BOLTON, Mass – Escalante Golf owns 20 golf courses in the U.S. and the private equity firm based in Fort Worth, Texas, believes International Golf Club in Bolton belongs at the top.
“This is the crown jewel of Escalante,” International general manager Steve Brennan said June 8 in an impromptu interview on the driving range. “That’s how they’re looking at this.”
Escalante Golf purchased the 36-hole International out of bankruptcy in late 2020 for $10 million.

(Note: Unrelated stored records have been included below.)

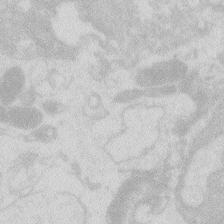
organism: Zebrafish
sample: Macrophage
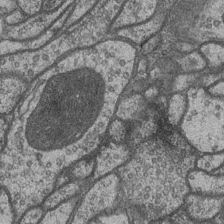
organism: Drosophila
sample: Optic medulla
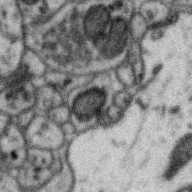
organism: Zebra finch
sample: Brain
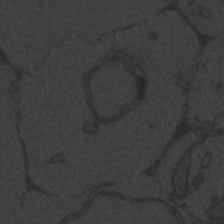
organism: Zebrafish
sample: Macrophage infected with Toxoplasma gondii
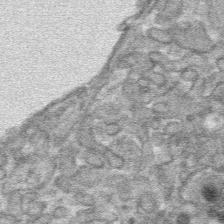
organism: Mouse
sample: Mouse hepatocytes
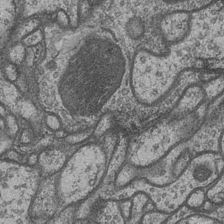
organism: Drosophila
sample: Optic medulla
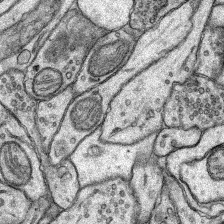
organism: Rat
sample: Hippocampus
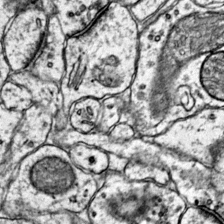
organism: Mouse
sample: Primary visual cortex
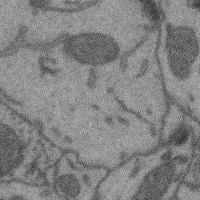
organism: Mouse
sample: Cerebral cortex
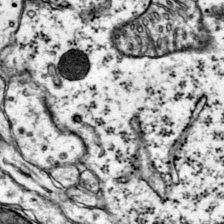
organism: Mouse
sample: Primary visual cortex
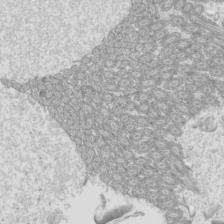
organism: Mouse
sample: Cilia; mouse epididymis
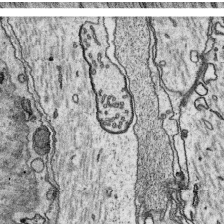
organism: Platynereis dumerilii
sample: Parapodia
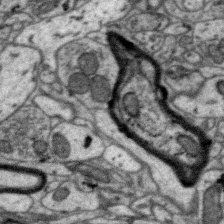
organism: Zebra finch
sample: Brain
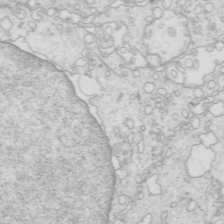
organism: Mouse
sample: Multiciliated cells
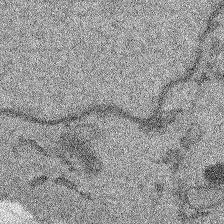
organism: Human
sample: HeLa cells
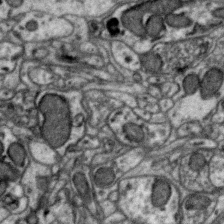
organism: Zebra finch
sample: Brain
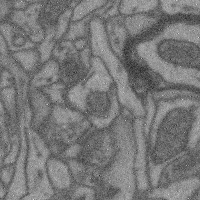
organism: Mouse
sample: Cerebral cortex
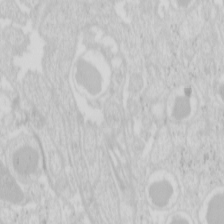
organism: Mouse
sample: Pancreas
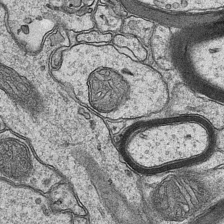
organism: Mouse
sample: CA1 Hippocampus
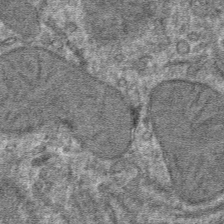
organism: Mouse
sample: Mouse hepatocytes
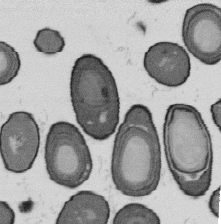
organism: B. subtilis
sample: Bacterial spore
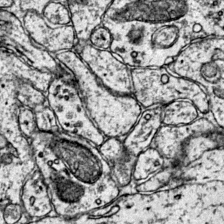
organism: Mouse
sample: Primary visual cortex
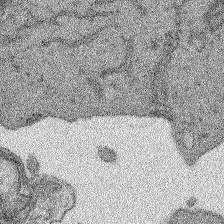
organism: Human
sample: HeLa cells
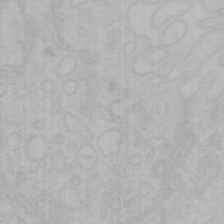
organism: Mouse
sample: Choroid plexus
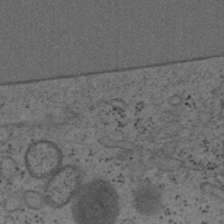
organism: Human
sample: HeLa cells
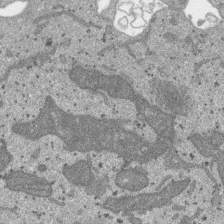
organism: Human
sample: Lung epithelial cells infected with SARS-CoV-2
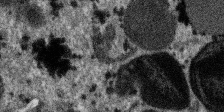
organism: Human
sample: Lung epithelial cells infected with SARS-CoV-2
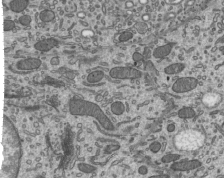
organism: Mouse
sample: Mouse epididymis efferent ductule cilia
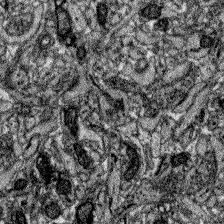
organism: Zebrafish
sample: Larval olfactory bulb
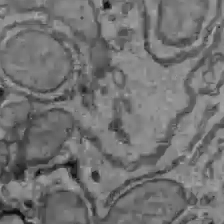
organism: C57BL Mouse
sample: Liver
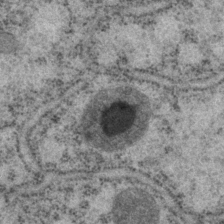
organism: P. pacificus
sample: Pharynx
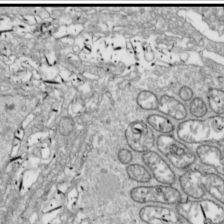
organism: Drosophila
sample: Cell division; meiosis; drosophila spermatocytes
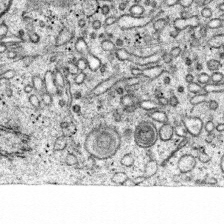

Brennan started as general manager on Feb. 8, 2021, and has worked hard with his staff to restore the International to its former glory, which history dates back to 1901.
Brennan, 55, already returned The Club at New Seabury in Mashpee to profitability after bankruptcy and he turned clubs in Tampa, Fla., and Richmond, Va., around financially as well. He had been serving as a consultant in golf course construction in recent years, but the North Andover native reached out to Escalante when he learned that the firm had bought the International.
Members lost dues and couples lost wedding deposits when the International declared bankruptcy two years ago. The current owners and staff had nothing to do with those financial losses, but they must work to rebuild the club’s reputation.
“We can’t deal with the past because we can’t change it,” Brennan said. “That’s how we have to look at it.”
Brennan believes the future of the International is bright. Bill Coore and two-time Masters champion Ben Crenshaw have been hired to build a new golf course in place of the Pines Course, once known as the world’s longest golf course at 8,325 yards.
In July, nine holes of the Pines will close so Coore & Crenshaw can begin construction of the new course. The second nine will close in the fall. The new Pines Course is scheduled to open in 2024.
Tripp Davis worked on the tees and bunkers on the Oaks Course, which on Labor Day weekend will host one of the eight LIV Golf Invitational Series events. https://www.livgolf.com/events/the-international-boston
“This is the Boston market with two golf courses,” he said. “Between what Coore & Crenshaw are going to do on the Pines Course and what Tripp did on the Oaks Course, we’ll put it against anybody. And it’s private. It’s for the member experience and those that love golf.”
Brennan said the International has 210 members, including 70 who had belonged to the club at the time of the bankruptcy in May of 2020. The club hopes to boost membership to about 600.
The clubhouse, encompassing the pro shop, dining room, locker rooms and administrative offices, has been renovated with new ceilings, paint, carpets, fixtures and furniture. The 54-room lodge has been converted into 15 suites for members and their guests.
After the Pines Course has been replaced by a new one, the clubhouse will be torn down and replaced as well.
The former clubhouse and banquet facility adjacent to the current clubhouse is no longer used and will eventually be torn down as well. So will the golf bag storage facility.
Escalante will eventually spend about $50 million on the International, including the $10 million purchase price, $10-$15 million on the redesign, reconstruction of the Pines Course, upgrading the Oaks Course and practice area and construction of golf cottages.
The International caters to golfers, not families. There will be no pool, tennis, pickleball, weddings or outside events. Just members and guests playing golf.
“Family golf is great,” Brennan said. “Don’t misconstrue that. But this is about golf.”
Dustin Johnson, Phil Mickelson and Sergio Garcia are among the big names playing in the inaugural LIV event this week at the Centurion Club in Hertfordshire, England.
Mickelson has announced he plans to play in all eight LIV events so he’ll be at the International Labor Day weekend September 2-4. He’ll play in the U.S. Open next week at The Country Club in Brookline and he’s scheduled to speak to the media at 1 p.m. Monday June 13 at TCC.
Escalante also owns Pumpkin Ridge GC outside Portland, Oregon, which will host an LIV event June 30-July 2.